6 Eylül 2009 Pazar

Küçük şeyler

-Yapabilir misin?
-Yaparım ama insanlığın buna hazır olduğunu sanmıyorum.
-Sadece bir konserve kutusu?
-Cevabını bildiğin sorular sorma o zaman!

Konuşmak için konuştuğunu sandığında, aslında konuşmak istemeyen ama konuşacak çok şeyi olanlardansanız buyurun.

"İkircikli kadar itici bir kelimeyi keşfederken ne geçiyordu aklından?" İşte sormak istediğim sorulardan biri bu mesela.

Upuzun ve sonu hiçbir yere varmayan koridorlarda yürüyoruz. Sonsuza dek sürecek sanıp ilk dönemeçte boşluğa düşüyoruz.Düşünüp de düşmeyene rastlamadım. Düşeceğini bile göre düşünmeyi anlamadım.

-Karısı namünasip bir sergüzeşte duhul olmuş..
-Nolmuş?
-Karı orospuymuş, önlü arkalı vurduruomuş ona buna
-Hadi ya
-Üzülme lan teli var bende

En ufak bir fırsatta bütün senaryolar doğaçlamaya dönüşebiliyor. Doğallaşacağız diye ortalık bokla sıçıp sıvanabiliyor.
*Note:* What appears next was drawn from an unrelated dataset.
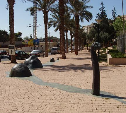 המפלצת מלוך נס, פסל רחוב בהרצליה, צילם דוד שי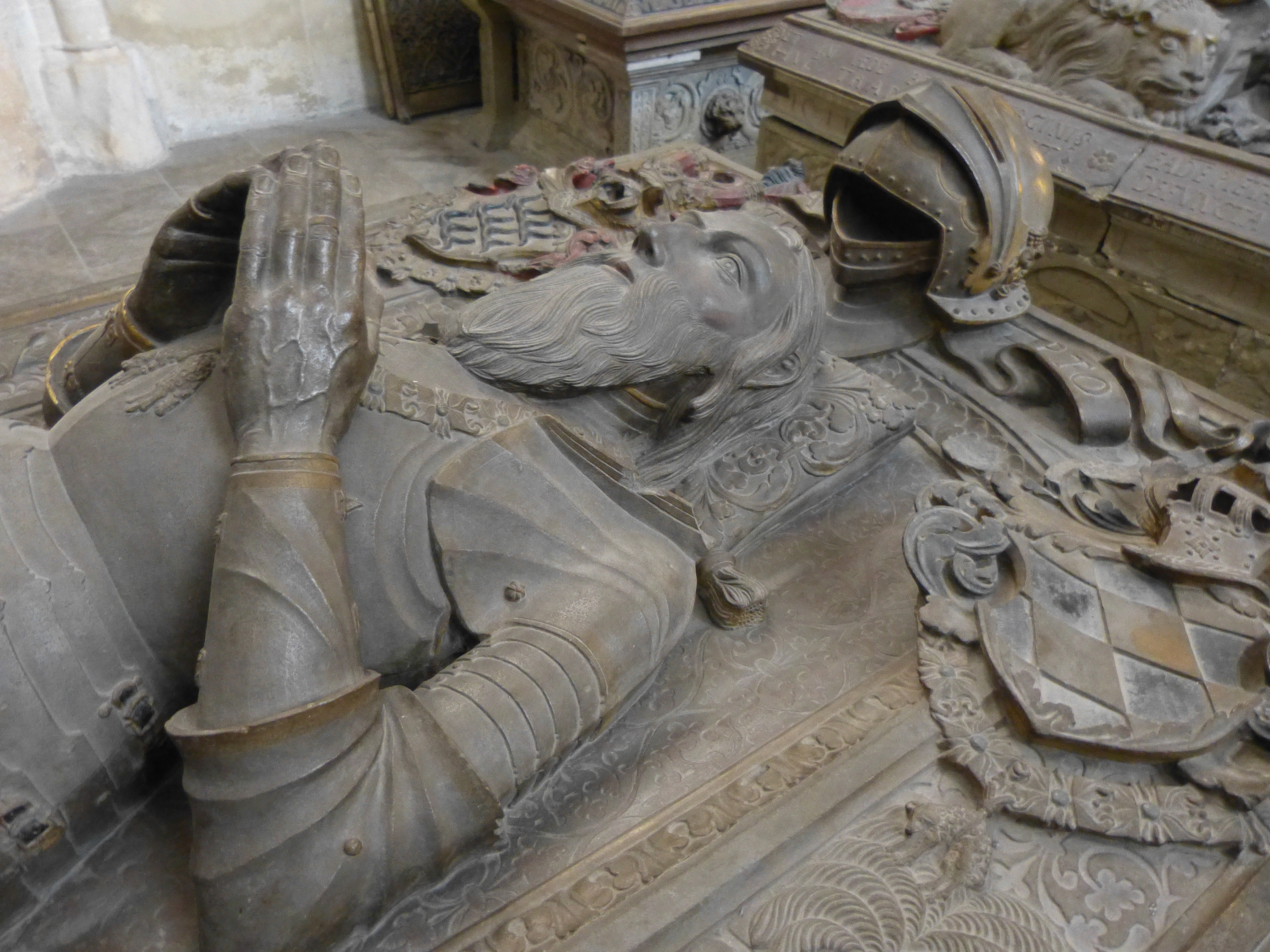 Stiftskirche Tübingen. Grablege im Chor. Grabmal des Herzogs Eberhard im Bart von Württemberg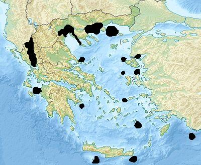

Yalan söylemeye gerek kalmayacak kadar güzelleşemiyoruz. Güzelleşememe sorunumuz var insanlıkçanak.

-Kötü bir koku alıyorum
-Öldün mü?
-Belki sen ölmüşsündür?
-Ben bu gün pastırma yedim, ölsem daha bi pastırma kokardım
-Ben de yedim ya

Bazen birlikte yaşanan şeyleri tek yaşamış gibi hissetmemiz bizim yalnızlığımız arkadaşım. Sonra dönüp "Ama o da beni böyle böyle hissettirdi" demenin bir anlamı yok. Kimse senin içindeki hissi alıp yoğuramaz. Hamur da, maya da, el de sende.